Solved – Binary logistic regression with multiple independent variables

binary datalogisticregressionseparation

I have a group of 196 patients. I want to know if infection (the outcome, or dependent variable) depends on other variables. I am running a binary logistic regression with 8 independent variables (age, gender, type of surgery—6 different types, type of fixation, type of antibiotics). The categorical variables are automatically put into dummies by SPSS.

Some of my categorical variables have low frequencies (<5).

Can I run a binary logistic regression? Are the results reliable?

I have no categories with 0 patients, only some with only 1 or 2 patients. So I ran the regression and SPSS gives me the output above. Can I say that TRTCD2 and QSORRES are statistically significant? And that the p value or 1 or almost 1 are due to the small frequencies in this group?
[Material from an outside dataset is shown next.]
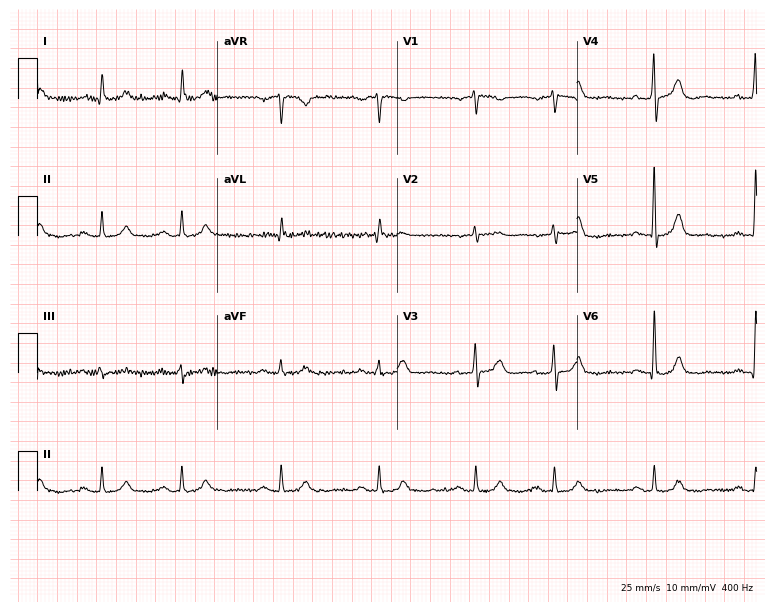
Resting 12-lead electrocardiogram. Patient: an 80-year-old man. None of these six findings is recorded: first-degree AV block, right bundle branch block, left bundle branch block, sinus bradycardia, atrial fibrillation, sinus tachycardia.
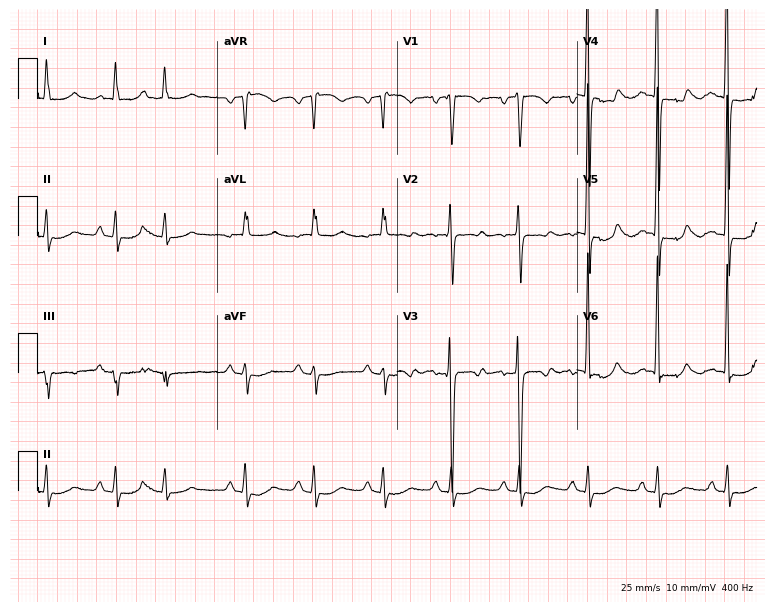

enter image description here

Best Answer

At the heart of binary logistic regression is the estimation of the probability of an event. As detailed in RMS Notes 10.2.3 the minimum sample size needed just to estimate the intercept in a logistic model is 96 and that still results in a not great margin of error of +/- 0.1 in the estimated (constant) probability of event. If you had a single binary predictor the minimum sample size is 96 per each of the levels. So your sample size is insufficient for the task at hand. Not that p-values do not help this situation in any way.